Section 232 Titan-Zölle: Noch 85 Tage bis zum Stichtag
Am 14. Januar 2026 unterzeichnete Trump die Presidential Proclamation zu kritischen Mineralien gemäß Section 232. Titan wurde in die Liste der 50 kritischen Mineralien aufgenommen. Zölle treten nicht sofort in Kraft – stattdessen wurde ein 180-tägiges Verhandlungsfenster eröffnet. Stichtag: 13. Juli. Noch 85 Tage.
Parallel dazu beschleunigt sich eine zweite Variable: Berichten zufolge prüft Putin ein Exportverbot für Titan und Nickel als Gegenmaßnahme zu westlichen Sanktionen.
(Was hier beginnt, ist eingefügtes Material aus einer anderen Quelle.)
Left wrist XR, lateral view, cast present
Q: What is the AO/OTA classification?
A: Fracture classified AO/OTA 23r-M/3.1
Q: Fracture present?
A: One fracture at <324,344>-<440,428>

Die Kreuzung beider Entwicklungen liegt im dritten Quartal 2026. Die Frage ist einfach: Was passiert mit Ihren Beschaffungskosten?
Section 232: Mechanismus, Richtung und Zeitplan

Zunächst zum Mechanismus. Section 232 ist kein gewöhnliches Zollinstrument. Es handelt sich um ein Handelsprüfungsverfahren auf Basis der „nationalen Sicherheit” – der Präsident kann Zölle einseitig erheben, ohne Zustimmung des Kongresses. Die Stahl- und Aluminiumzölle von 2018 wurden genau auf diesem Weg eingeführt.
Die aktuelle Untersuchung zu kritischen Mineralien erfasst 50 Rohstoffe. Titan steht auf der Liste. Der derzeitige Status ist „Verhandlungsphase” – die USA führen bilaterale Gespräche mit den wichtigsten Lieferländern über Handelsbedingungen. Darunter China, der weltgrößte Exporteur von Titanerzeugnissen.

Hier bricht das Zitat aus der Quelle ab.